##### TASK MATERIAL #####
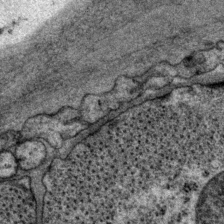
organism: P. pacificus
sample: Pharynx
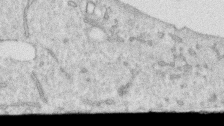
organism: Human
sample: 1205lu cells
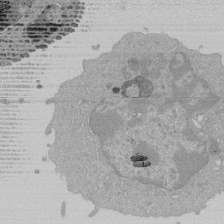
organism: Mouse
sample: Activated Pmel transgenic CD8+ T Cells
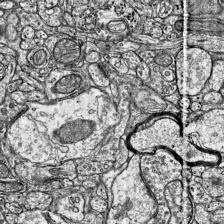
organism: Mouse
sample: Visual Cortex
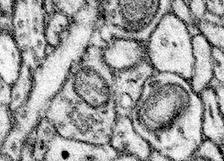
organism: Mouse
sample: Somatosensory cortex neuropil
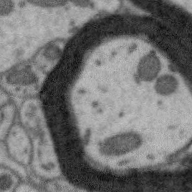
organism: Zebra finch
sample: Brain
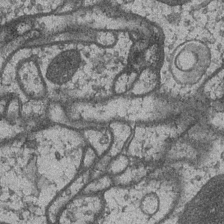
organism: Drosophila
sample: Optic medulla
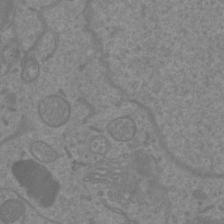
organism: Mouse
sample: Cortical neurons
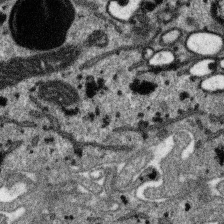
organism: Human
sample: Lung epithelial cells infected with SARS-CoV-2
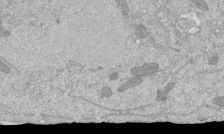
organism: Mouse
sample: ED-1 cell nuclei; centrioles
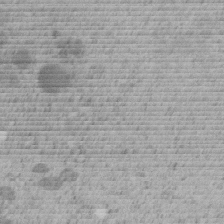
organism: C. elegans
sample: C. elegans embryo early stage
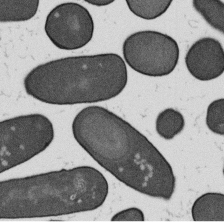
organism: B. subtilis
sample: Bacterial spore
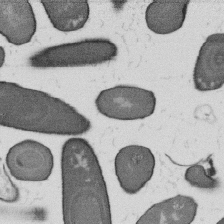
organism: B. subtilis
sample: Bacterial spore
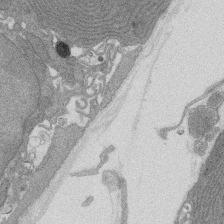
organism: Rat
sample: Salivary granule
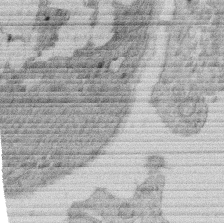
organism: Rat
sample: Salivary granule
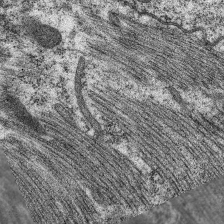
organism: C. elegans
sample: Pharynx
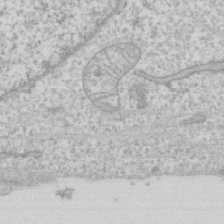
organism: Human
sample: Fibroblast cells
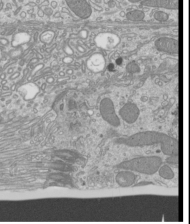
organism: Mouse
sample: Cilia; mouse epididymis
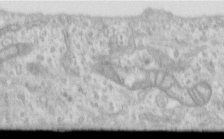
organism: Human
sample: Centriole in RPE cells
#####
▸ WHAT IS EXPECTED: When you retype the data above, match every line exactly and leave the pictures behind.

▸ PROBLEM SOLUTION:
organism: P. pacificus
sample: Pharynx
organism: Human
sample: 1205lu cells
organism: Mouse
sample: Activated Pmel transgenic CD8+ T Cells
organism: Mouse
sample: Visual Cortex
organism: Mouse
sample: Somatosensory cortex neuropil
organism: Zebra finch
sample: Brain
organism: Drosophila
sample: Optic medulla
organism: Mouse
sample: Cortical neurons
organism: Human
sample: Lung epithelial cells infected with SARS-CoV-2
organism: Mouse
sample: ED-1 cell nuclei; centrioles
organism: C. elegans
sample: C. elegans embryo early stage
organism: B. subtilis
sample: Bacterial spore
organism: B. subtilis
sample: Bacterial spore
organism: Rat
sample: Salivary granule
organism: Rat
sample: Salivary granule
organism: C. elegans
sample: Pharynx
organism: Human
sample: Fibroblast cells
organism: Mouse
sample: Cilia; mouse epididymis
organism: Human
sample: Centriole in RPE cells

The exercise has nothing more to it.